Incendios, tsunamis y ondas destructivas: esto pasaría si el meteorito 2032 chocara contra la Tierra
Científicos analizan los efectos devastadores de un impacto en los países con mayor riesgo y las estrategias para evitarlo
Redacción
El asteroide 2024 YR4, con un diámetro estimado de 40 a 90 metros, representa una amenaza potencial en caso de colisión con la Tierra. Si este objeto, tras su ingreso en la atmósfera, no se desintegra por completo, el remanente que alcanzaría la superficie se denominaría meteorito.

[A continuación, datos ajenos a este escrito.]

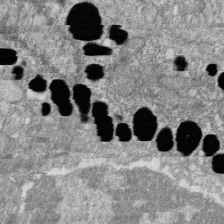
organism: Zebrafish
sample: Cilia; retinal pigment epithelium
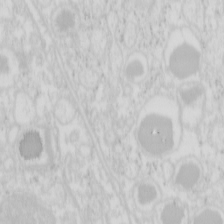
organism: Mouse
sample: Pancreas
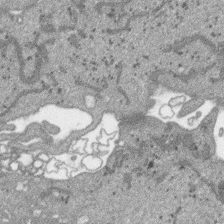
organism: Human
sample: Lung epithelial cells infected with SARS-CoV-2
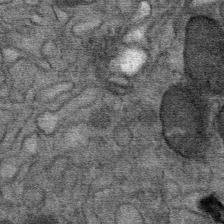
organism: Mouse
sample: Mouse Salivary gland
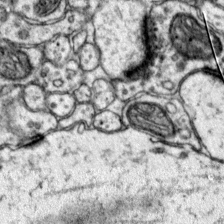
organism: Mouse
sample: Primary visual cortex
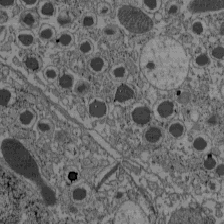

La fecha de posible impacto contra nuestro planeta es el 22 de diciembre de 20232. Por eso, a este cuerpo espacial se le conoce como como «meteorito 2032«.
Según los cálculos actuales, los países con mayor riesgo de impacto incluyen Colombia, Venezuela, Ecuador, Nigeria, Camerún, la República Democrática del Congo, India y Bangladés, además de grandes extensiones del océano Atlántico y Pacífico.
Consecuencias «devastadoras» sobre nuestro planeta
Si el meteorito resultante impactara sobre tierra firme en una región densamente poblada, las consecuencias serían devastadoras.
La explosión liberaría una energía equivalente a varias megatoneladas de TNT, generando una onda expansiva capaz de arrasar edificaciones en un radio de 2 a 5 kilómetros. En este epicentro, la destrucción sería total, con temperaturas extremas que incendiarían estructuras y provocarían un cráter de gran profundidad, dependiendo del tipo de terreno.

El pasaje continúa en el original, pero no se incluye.